Frequently Asked Questions
1) How do I decide between SIP and Lumpsum?
SIP spreads investments over time and averages costs; lumpsum is suitable when you have sizeable surplus and appropriate market outlook and horizon.
2) What returns should I expect from mutual funds?
Returns are market-linked and not guaranteed. Choose funds based on goals, horizon, and risk profile.
3) What is the ideal health insurance sum insured for a family?
Depends on city and hospital costs; consider at least ₹10–20 lakh for a family of four in Tier-1/2 cities.
4) Term plan vs. savings plan?
Term plan protects income at low cost; savings/guaranteed plans help build goal-linked corpus with defined benefits.
5) Can I increase/decrease my SIP?
Yes. You can modify SIP amounts or top-up periodically as per fund rules.
6) How are PMS & AIF different from mutual funds?
PMS/AIFs are for higher-ticket investors, with bespoke or alternative strategies and eligibility norms.
7) What documents are needed for claim filing?
Policy copy, KYC, bank details, and claim-specific documents (e.g., hospital discharge summary, FIR, etc.).
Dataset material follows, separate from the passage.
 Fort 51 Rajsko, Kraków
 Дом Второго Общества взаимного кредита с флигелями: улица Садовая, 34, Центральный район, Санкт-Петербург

8) Are FDs and Bonds safer than equity funds?
They carry lower market volatility but include interest-rate/credit risk. Use them to balance your portfolio.
9) What tax benefits are available?
Section 80C (ELSS/Insurance), 80D (Health Insurance), and NPS deductions under 80CCD(1B) as applicable.
10) How often do you review portfolios?
Typically every 6–12 months, or when your goals/life events change.